On the other hand, I may be unfair to Mr. Deane in this interpretation. It might be that his general thesis of price, profit and employment maintenance should be so applied. Suppose, then, that the supplemental compensation is sufficient only to sustain the shoe workers' income, not his job, and that we let the shoe industry itself slip. Suppose that we do not concern ourselves with the industry's profits (which are necessary to business in general), with its prices, with its employment. Under these circumstances we could believe that, if the purchasing power of the shoe workers and of all others connected with the industry were maintained, the cumulative downward spiral of recession would not get underway. But here we should also have to provide supplemental compensation to those who normal received 'profits' from the industry because some 50 to 70% of these distributive shares is expended in the consumption market and these 'profit' incomes would be cut off if the shoe industry was allowed to "lapse" until its excess productive capacity became "balanced" again.

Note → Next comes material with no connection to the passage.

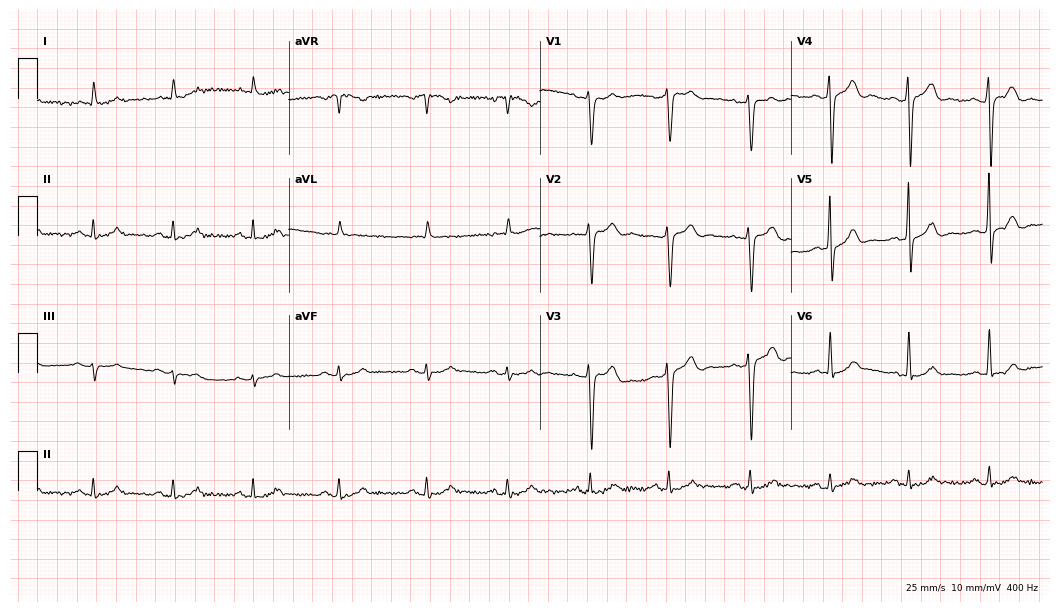
12-lead ECG (10.2-second recording at 400 Hz) from a male, 74 years old. Labelled as a normal ECG.
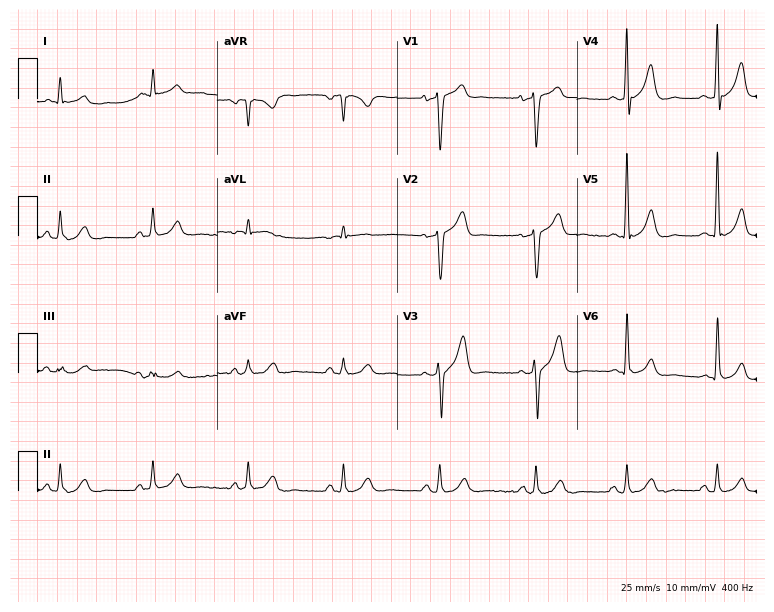
12-lead ECG from a 65-year-old man. No first-degree AV block, right bundle branch block (RBBB), left bundle branch block (LBBB), sinus bradycardia, atrial fibrillation (AF) or sinus tachycardia recorded for this tracing.

The latter interpretation would not seem to fit into Mr. Deane's thesis for he says "immediate restitution of the equilibrium of any particular industry which has got out of balance is so vital to industry as a whole that it can well afford a general assessment to prevent a collapse of the consuming power supplied by that industry." This statement is confusing. The first part of it would seem to support my first interpretation; the last part my second interpretation. The immediate restitution of balance in a particular industry seems to me to be one thing; the maintenance of the purchasing power of the workers in a particular industry seems to me to be something different.